Soñé que no era yo el que estaba dentro del mundo, sino que era el mundo el que estaba dentro de mí.
Con los ojos cerrados, podía recorrer los continentes y los océanos que me habitaban.
Aquí estaba Asia, aquí África, aquí Europa...
Iba de un continente a otro como el que va de su corazón a su hígado Y percibía, con la intensidad de un dolor de muelas propio, el terremoto del Japón y el tsunami posterior, así como las grietas de aquella realidad que desde la televisión y los periódicos resultaba tan distante.

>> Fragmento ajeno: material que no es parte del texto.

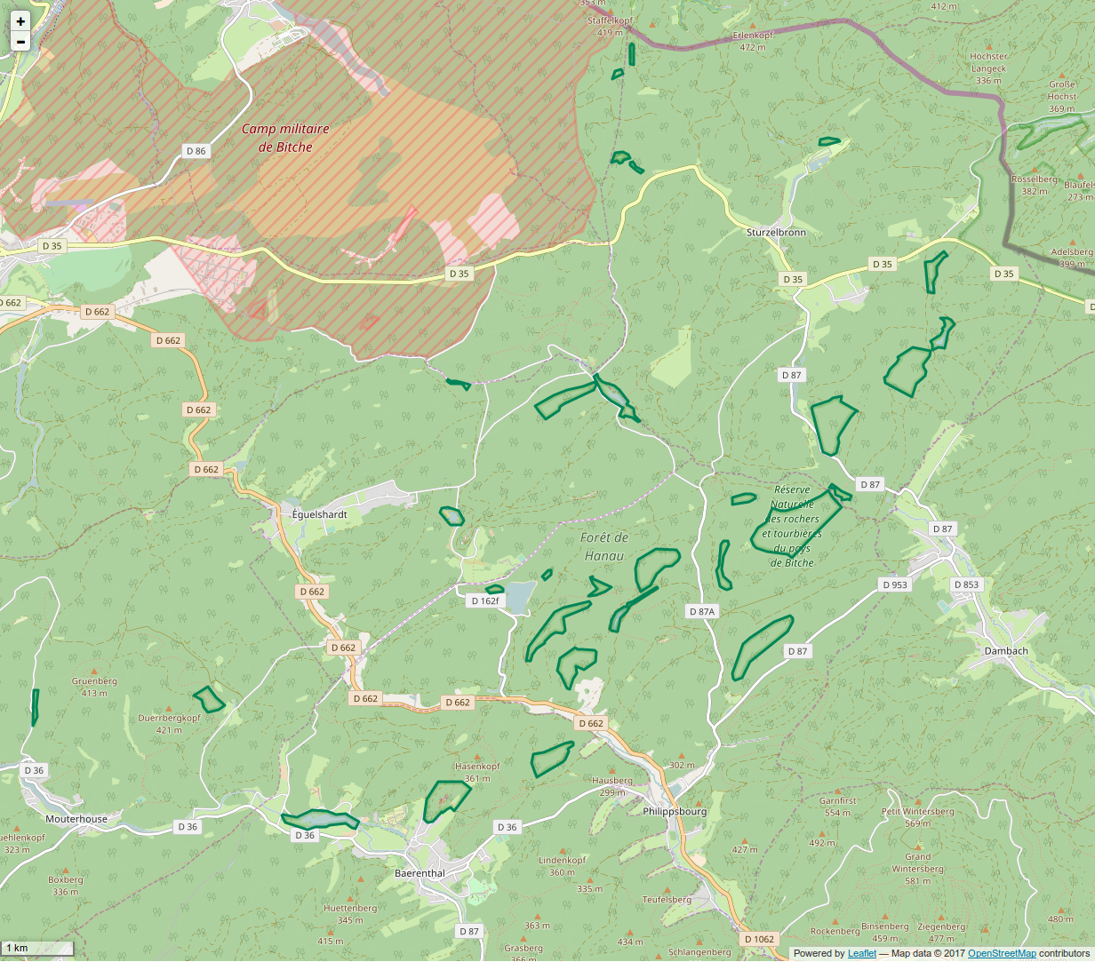 Périmètre de la RNN des Rochers et tourbières du pays de Bitche.

Comprobaba dentro de mí el aumento de la temperatura de las centrales térmicas y sentía cómo se fundían sus soportes de acero y cómo la radiación silbaba al escapar por las llagas de los sarcófagos.
Dentro de mí estaban Libia, y Egipto y Túnez.

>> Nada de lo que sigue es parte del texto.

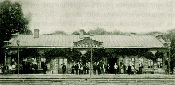 Вокзал станції Хацапетівка // ~1911—1912 (зараз станція Вуглегірськ)
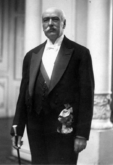 Juan Luis Sanfuentes, Presidente de Chile (1915-1920)
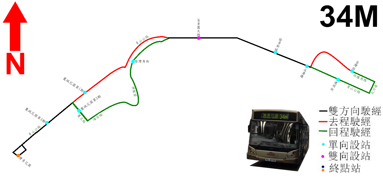 中文（香港）: 九巴34M線的走線圖

Me cabían todas las montañas, todos los ríos y los valles de la Tierra.
Pero también dentro de mí podía escuchar, si me lo proponía, el silencio de un universo hueco, como las aulas de un colegio en pleno mes de agosto.

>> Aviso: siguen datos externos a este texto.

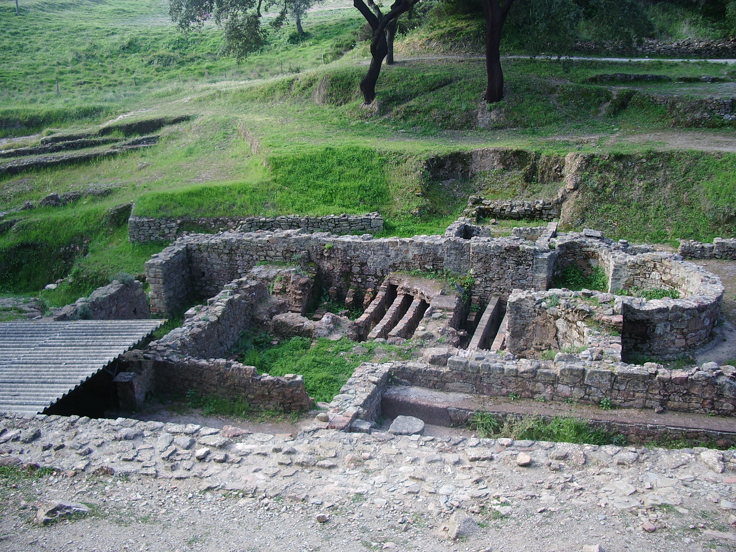 En Teil der Thermenanlage

Comprendí dentro del sueño que cada día, al abrir los ojos, proyectaba hacia el exterior esa realidad interna creando la ilusión de que se encontraba fuera, de que me contenía: un efecto óptico, como el del Sol cayendo sobre el horizonte.
Entonces, aún dentro del sueño, me di cuenta de que yo era Dios, un Dios triste y solo, un Dios abandonado, un Dios gordo y cutre y aburrido, que combatía su soledad, su miedo, su agonía, imaginando dentro de sí un universo que al abrir los ojos se colocaba fuera.
Todas aquellas criaturas con las que me cruzaba, por ejemplo, en el Corte Inglés (una de mis invenciones más alucinantes) eran en realidad espejismos.
El cosmos estaba desierto, vacante de todo cuanto no fuera yo.
Desperté horrorizado y al atravesar la frontera entre el dentro y el afuera de mí mismo, el Dios cutre del sueño devino en un pobre diablo.